→ **Problem to work on**:
From the material below, set down exactly the lines that run from the one containing "Schloss Limberg bei Wies, Baukörper" to the one containing "Żyrafy w krakowskim ZOO", minus the pictures.

→ **Extracted records**:
════════

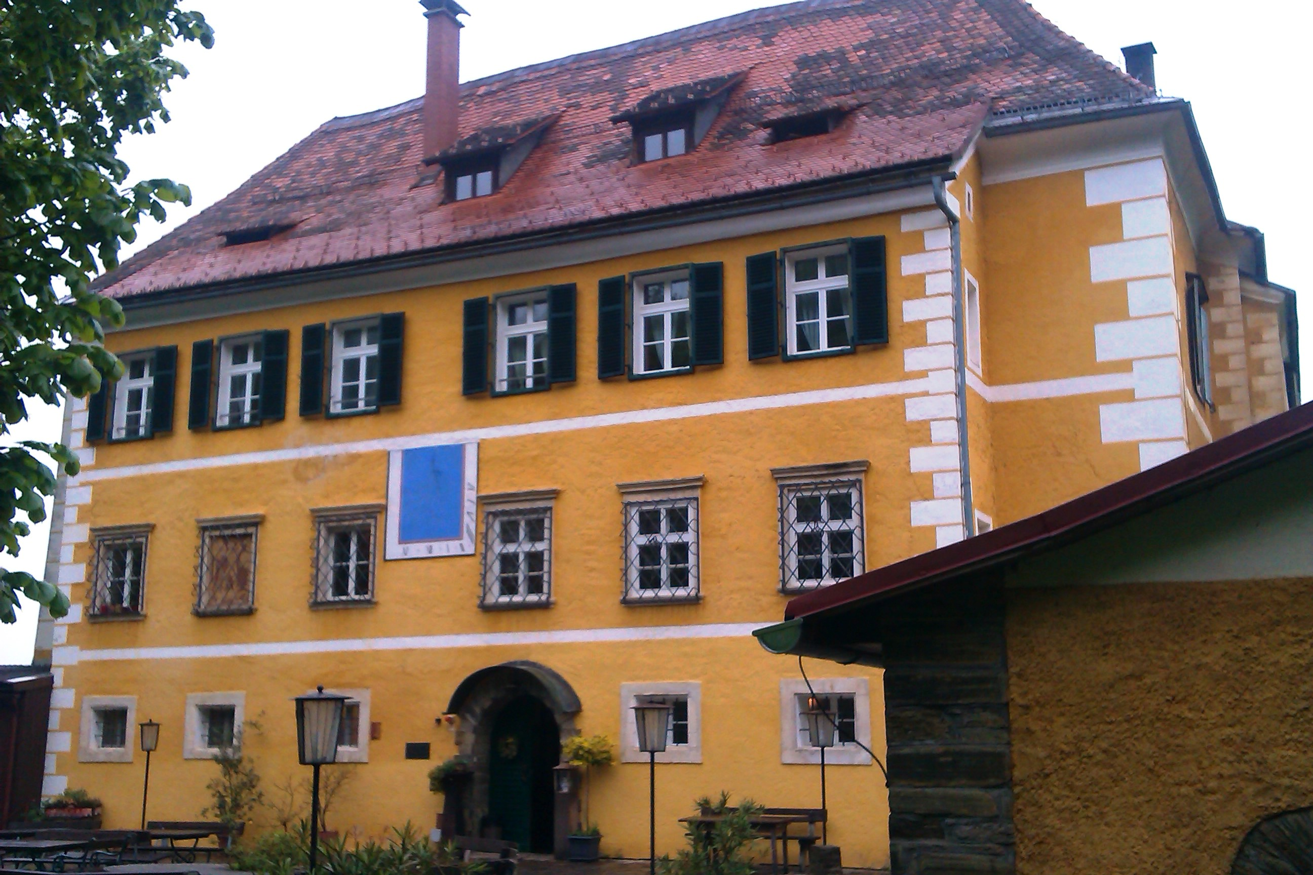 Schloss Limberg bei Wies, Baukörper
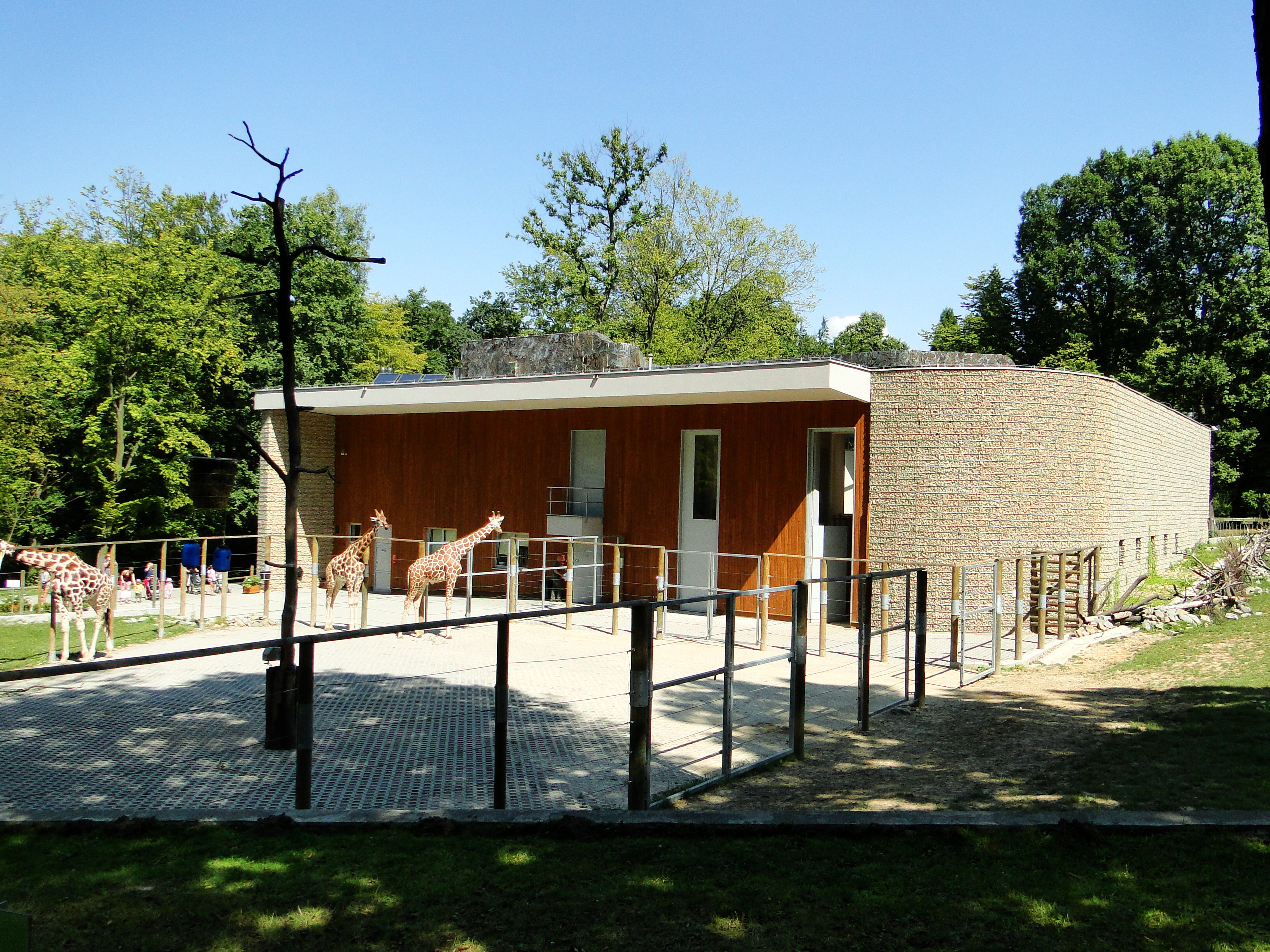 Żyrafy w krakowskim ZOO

════════

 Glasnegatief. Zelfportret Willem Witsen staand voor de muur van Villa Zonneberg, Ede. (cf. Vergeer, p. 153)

════════

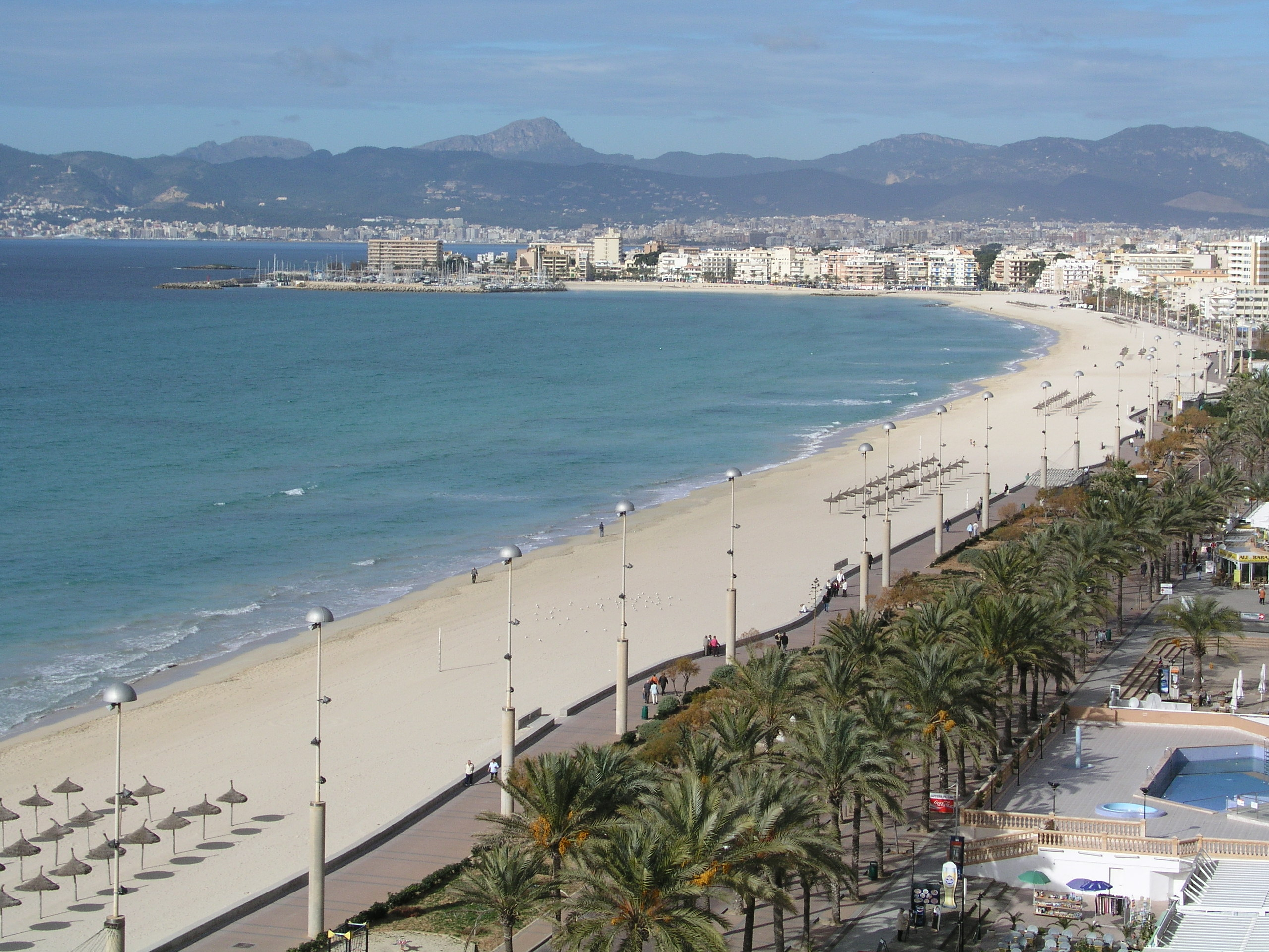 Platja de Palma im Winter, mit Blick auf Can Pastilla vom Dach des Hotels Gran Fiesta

════════

→ **Completed task**:
 Schloss Limberg bei Wies, Baukörper
 Żyrafy w krakowskim ZOO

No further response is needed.